Leila miraba atónita a aquella criatura con destreza sobrenatural, acabar de manera inverosímil con todos. El olor a sangre era insoportablemente delicioso y su garganta ardía con un deseo incontrolable mientras corría el preciado líquido carmesí a borbotones por el suelo. El dolor terrible causado por las quemaduras que recibía pasaba a un tercer plano, opacado por la lucha de Leonardo y el férreo aroma a sangre derramada.
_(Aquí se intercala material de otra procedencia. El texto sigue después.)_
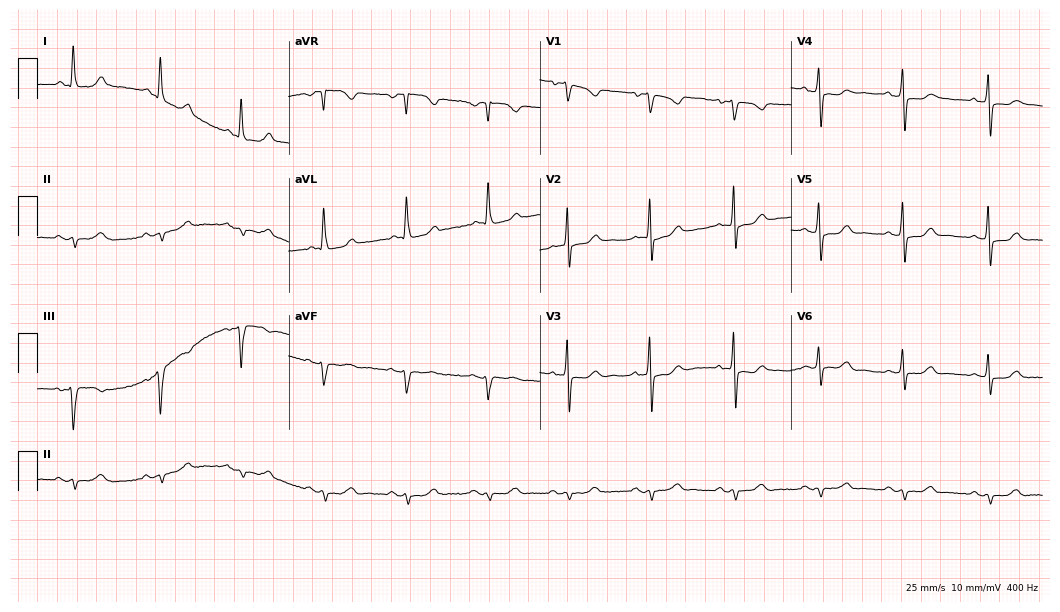
12-lead ECG from a female, 54 years old. Screened for six findings — first-degree AV block, right bundle branch block, left bundle branch block, sinus bradycardia, atrial fibrillation, sinus tachycardia — none is recorded. Only these six findings were labelled.
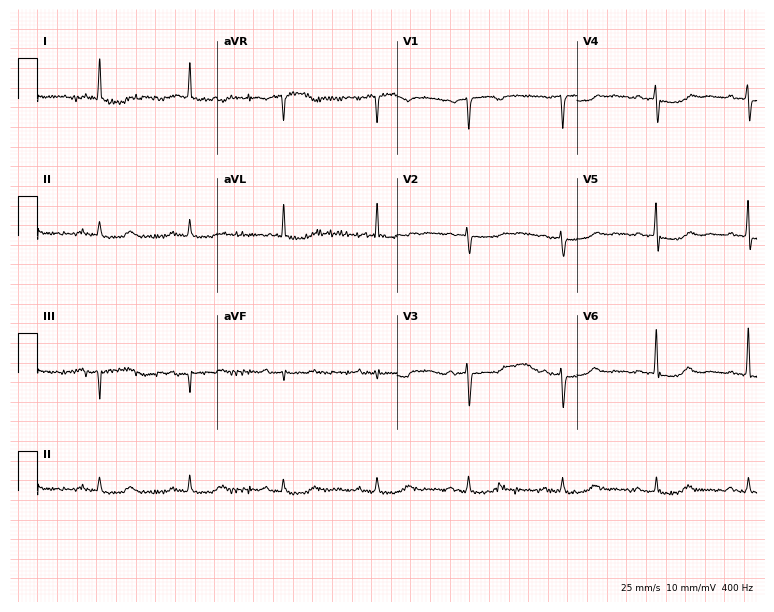
Electrocardiogram (7.3-second recording at 400 Hz), an 83-year-old woman. Of the six screened findings (first-degree AV block, right bundle branch block (RBBB), left bundle branch block (LBBB), sinus bradycardia, atrial fibrillation (AF), sinus tachycardia), none is recorded.

Los colmillos de Leila se mostraban aterradores, afilados y alargados mientras se retorcía para poder zafarse de sus cadenas.

Leonardo ya había acabado casi con todos los presentes y otros tantos habían huido aterrados para salvar su vida de aquel vámpir que masacraba sin piedad a todos cuantos se le enfrentaban. Las espadas chorreaban la sangre de los mortales y se escurría sobre el suelo empedrado de la plazoleta uniéndose al mar rojizo que cubría los adoquines del patio.

Los ojos de Leonardo brillaban, reflejando el fulgor de las llamas que ardían mientras Leila se quemaba. —¡Leila!— gritó Leonardo. De inmediato aquella criatura de la noche dio un brinco, pasando por encima de la montaña de cuerpos y aterrizando en medio de las la pira ardiente—. He venido por ti, mi amada.

El vámpir cortó la soga y liberó a Leila. La tomó en sus brazos de manera sobreprotectora y volvió a saltar hasta llegar al suelo donde ya no había peligro ninguno para ellos. Rápidamente, Leonardo colocó a la pelinegra en el piso empedrado de la plazoleta quitándose su capa la envolvió para extinguir las llamas que ya cubrían la parte inferior de su vestido.

—Leonardo... mi amor. Has vuelto—, Leila decía en un susurro apenas audible.

—Yo jamás me fui—, le respondía el conde tiernamente mientras sostenía el débil cuerpo de Leila.

Leila respiraba trabajosamente. Sus colmillos superiores se retractaban y sus ojos se cerraban. Leonardo la colocó suavemente en el suelo. Se levantó y caminó hacia el montón de cuerpos que yacían tirados en medio del patio. Sacó de su bolsillo un frasco de cristal y colocándolo cerca de un cuerpo que aun chorreaba sangre de su cuello cercenado, lo llenó del rojo líquido. Luego se arrodilló a un lado de la mal herida mujer y vertió un poco de la sangre sobre sus labios pálidos.

Leila abrió un poco su boca y lamió sus labios para no dejar escapar ni una gota del líquido vital. Era más que obvio que ésta se encontraba muy débil. Lentamente reaccionó y abrió sus ojos para contemplar a un Leonardo que le sonreía, ya más aliviado. —¡Ven mia rosa nera, vámonos de aquí!— El hombre levantó a Leila en brazos y cargándola montó su caballo. Ambos cabalgaron en la oscuridad de aquella noche de luna llena hacia la inmensidad de la llanura.